I'm still plowing through the comics I picked up at the C.H.U.D. (Comics Here Under a Dollar) sale and at the Baltimore Comic-Con. Some of the things I picked up:

  • The Further Adventures of Nick Mason. The title character is a former superhero with the usual set of powers (flight, superspeed, superstrength) whose abilities suddenly and permanently cut out on him, so it follows him as he tries to pick up the pieces. He's very much like a retired jock who doesn't know what to do with himself after his athletic career has ended. 

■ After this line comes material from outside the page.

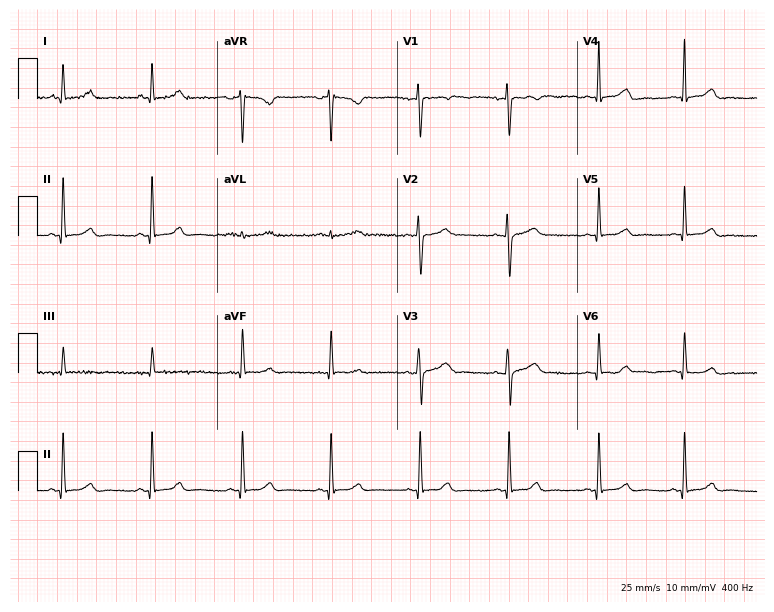
12-lead ECG from a woman, 39 years old. Recorded interpretation: within normal limits.

  • The Wild Storm: Michael Cray. Trade paperback collection of a series about a high-tech assassin who wants to believe his assigned targets are bad people who deserve their ends. (Such guys, with the exception of Jonah Hex, never think they themselves are bad men for being killers.) Anyway, his targets are a boy billionaire who was lost at sea and learned self-taught survival skills while marooned on an island -- and now uses those skills to hunt other people while running a drug ring; a police scientist who has developed superspeed and is murdering other scientists, and other fun-house mirror versions of DC heroes.
  • Damage Control. The ever-delightful Damage Control series is back! In this go-round, a young doofus named Gus who gets a job with the company but in each issue mightily screws things up, mostly because he doesn't listen and can't follow directions. You would think they would just cut him, but no -- in each new issue, he gets moved to another department to "find the right fit." (Ah, the wonders of privilege ... ) 
  • Love Everlasting. From Tom King and Elsa Charretier, this is a spoof of the old romance comics they don't make anymore. The conceit is that in those old comics, all the stories were one-off tales, but here, our heroine Joan remembers her past experiences with the dashing heroes from the previous adventures.
  • The Human Target. I got some of the issues from the current 12-issue series in which Our Hero has to solve his own murder (he got poisoned while impersonating Lex Luthor). The various takes on the series from our fellow Legionnaires (starting here) made me interested enough to give it a try for cheap. But did what happened to Guy Gardner really happen?  If so, it couldn't have happened to a more deserving guy.